I’ve put together some guiding principles for when email should be avoided (based on my own observations and mistakes) – what do you think?

1. Avoid email…when you are asking someone to serve.

Inviting someone to participate in ministry is a special interaction. You are recognising that they have gifts and abilities that make them suitable to serve, and you are inviting them to use these gifts to serve the Body. It’s easy to think of asking someone to serve as simply filling a gap, but by making this a personal conversation (phone or face-to-face) you have the opportunity to encourage them (by noting the gifts you’ve seen that God has given them), and by painting a picture of the vision you have for the ministry, with their involvement.

2. Avoid email…when you need a quick response.

If you need to confirm that Suzie can read the Bible at church on Sunday, if it’s less than four days out, a phone call is the best way to confirm. A phone call enables instant confirmation (rather than waiting for a response, or wondering if they even got the email!), and if they are unable to serve, you’ve still got time to find a replacement.

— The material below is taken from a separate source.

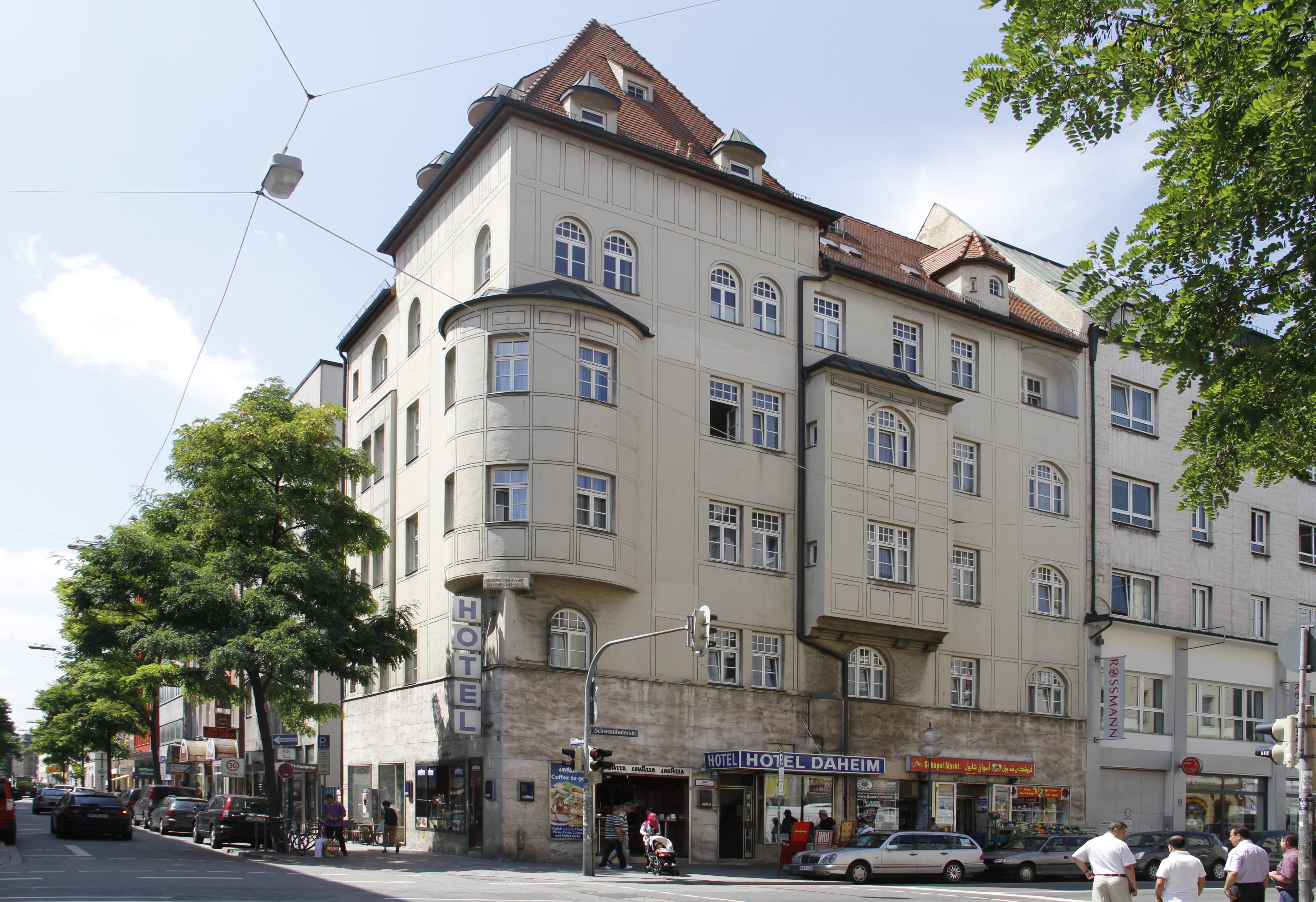 Schillerstrasse 20, München Ludwigsvorstadt. Mietshaus im Jugendstil von 1905. Erbaut von Architekt August Zeh für den Fleischhändler Friedrich Gunzert. Die ursprünglich reich verzierte Fassade wurde nach dem Zweiten Weltkrieg vereinfacht wiederhergestellt.

3. Avoid email…when you want to encourage someone.

Think of the difference if you were to receive an email encouraging you for the good job you did praying at church on Sunday, or if you received a phone call to communicate the same encouragement. The effort taken to make the phone call, plus the personal nature of the conversation, makes email the lesser option.

4. Avoid email…when you are upset.

I’ve sent emails when I’ve been upset, and this was foolish. I’ve said things that I would never have said in person. I’ve reacted to things that would have easily been clarified if I’d picked up the phone or met up in person. It’s easy to fire off an email when upset, but it’s a foolish option.

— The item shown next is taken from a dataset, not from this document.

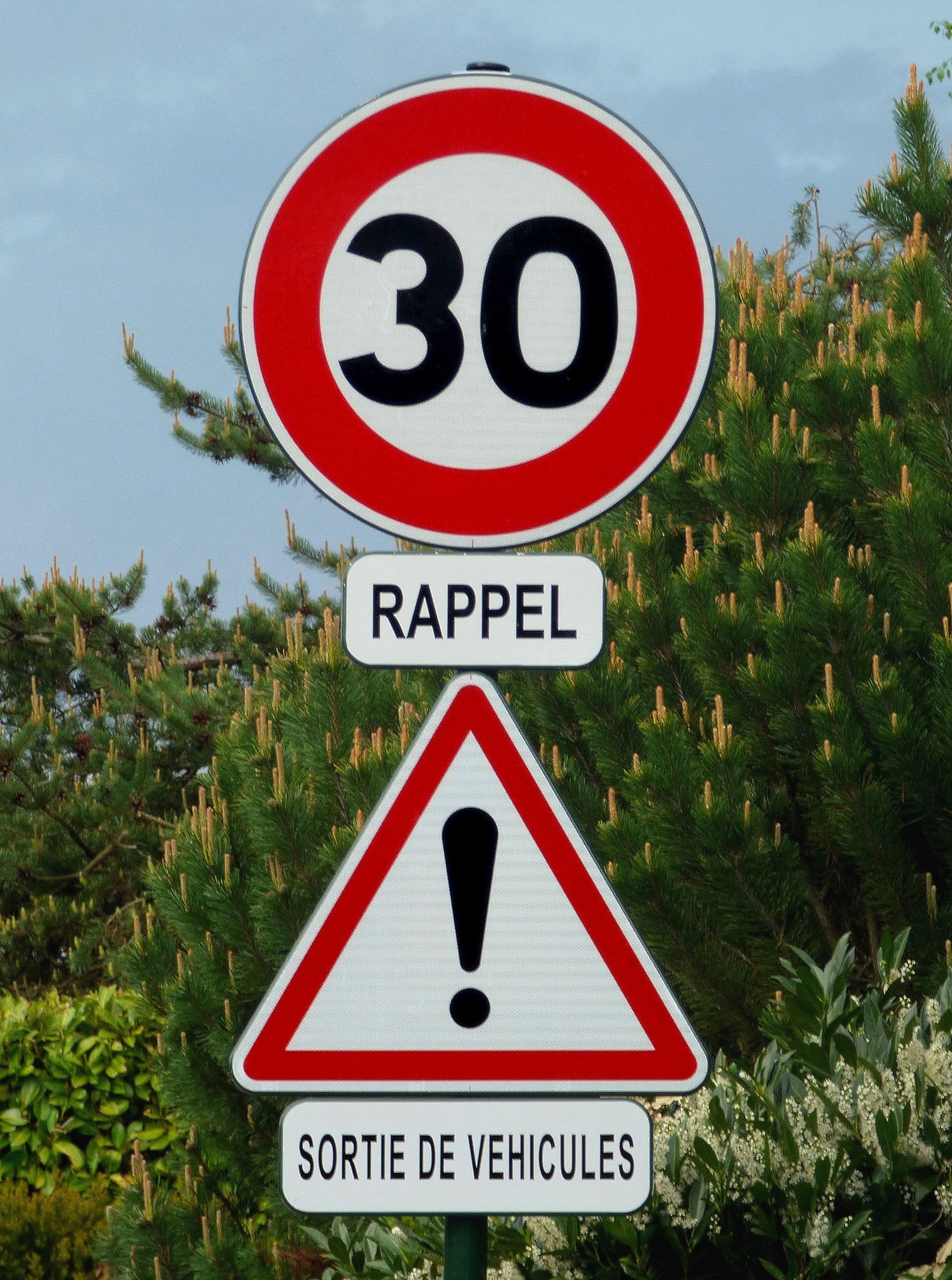 Panneaux de signalisation de type B14, A14 et M9z (panonceaux) sur une route communale en France (Aix-les-Bains).

5. Avoid email…if there’s any chance your email might be misunderstood.

The written word is easily misunderstood – either because the writer may not have written clearly, or because the reader may have read with his or her own bias. Regardless, if there’s a chance that a misunderstanding might occur, the potential time spent in damage control dealing with the miscommunication will soon overtake the time you should have spent making the original phone call.

6. Avoid email…when you are cancelling or apologising.

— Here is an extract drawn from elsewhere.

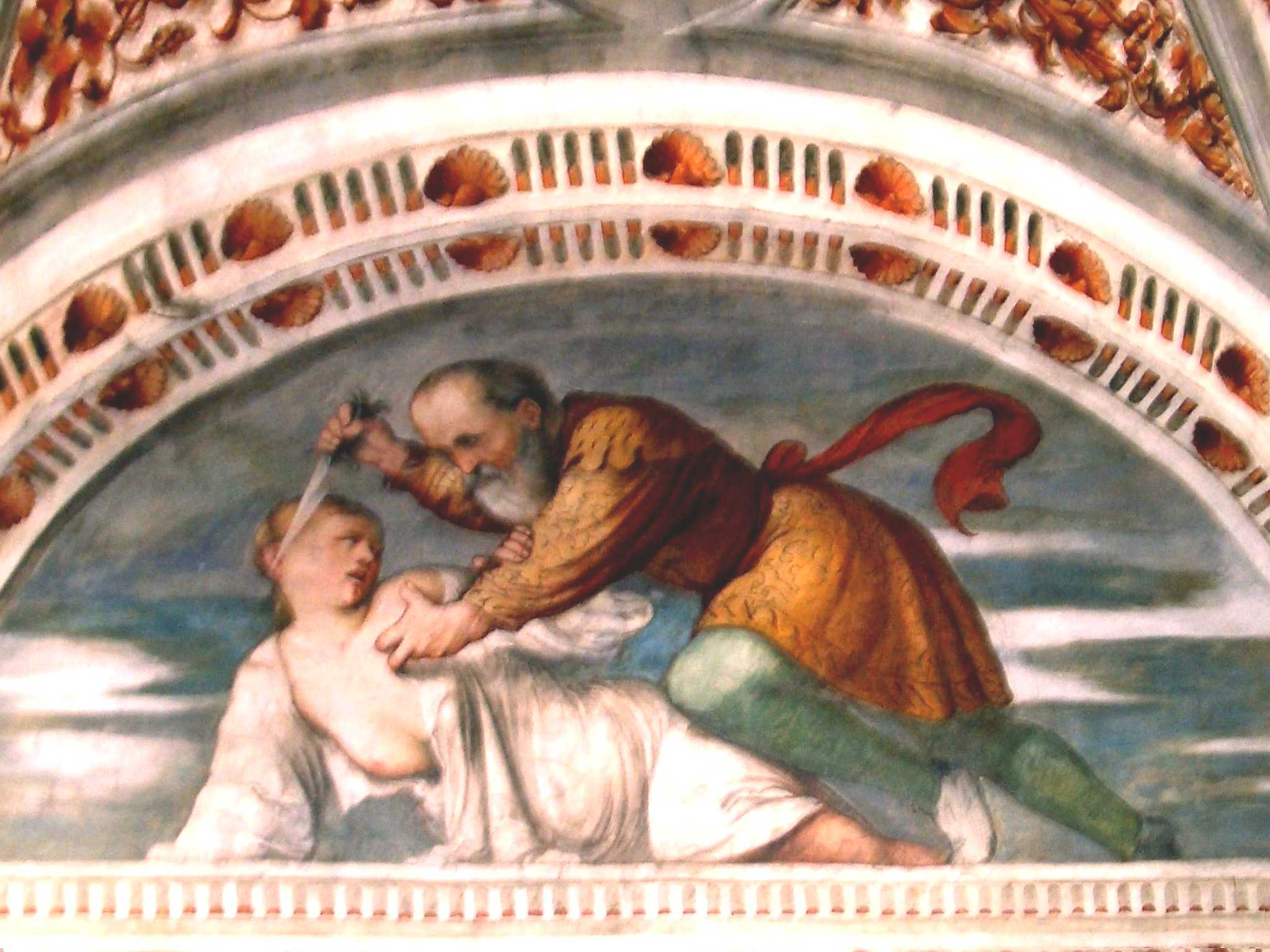 Romanino, The Death of Virginia, 1531-32, Castello del Buonconsiglio, Trento

It’s not easy to tell someone that you can no longer come along to an event, or can no longer (or would no longer like to) be involved in a particular ministry. Email is an easy way to communicate this, but I think it’s a cop-out. I think this is a simple issue of courtesy (and the same goes for cancelling via SMS!). Similarly, it’s much easier to apologise over email than in person. To apologise in person displays humility, plus you have the advantage of being able to ask for forgiveness, and for the other person to offer forgiveness, thus restoring the relationship.

7. Avoid email…when you have a suggestion on how to do something better (i.e. constructive criticism!).

When you send an email, you don’t know how the recipient is going. They could be having a terrible day/week/month. Your feedback could be the straw that breaks the camel’s back! Giving feedback in person allows you to see how the other person is going, read the visual cues, and communicate gently where necessary!

8. Avoid email…when you are rebuking.

Similar to the example above, delivering (and receiving) a rebuke isn’t easy at the best of times. In personal interactions, facial expressions and body language count for a lot (this video gives a good explanation of non-verbal cues). When rebuking, responding to these cues is important. Therefore, I would go the further step to suggest that the best way to rebuke is face-to-face, not even over the phone. 

9. Avoid email…when the interaction will be back and forth.

Email isn’t the forum to converse – it takes time, it’s prone to misunderstandings and it’s not immediate. If you want to have a conversation with someone, have a conversation.

10. Avoid email…to share private information.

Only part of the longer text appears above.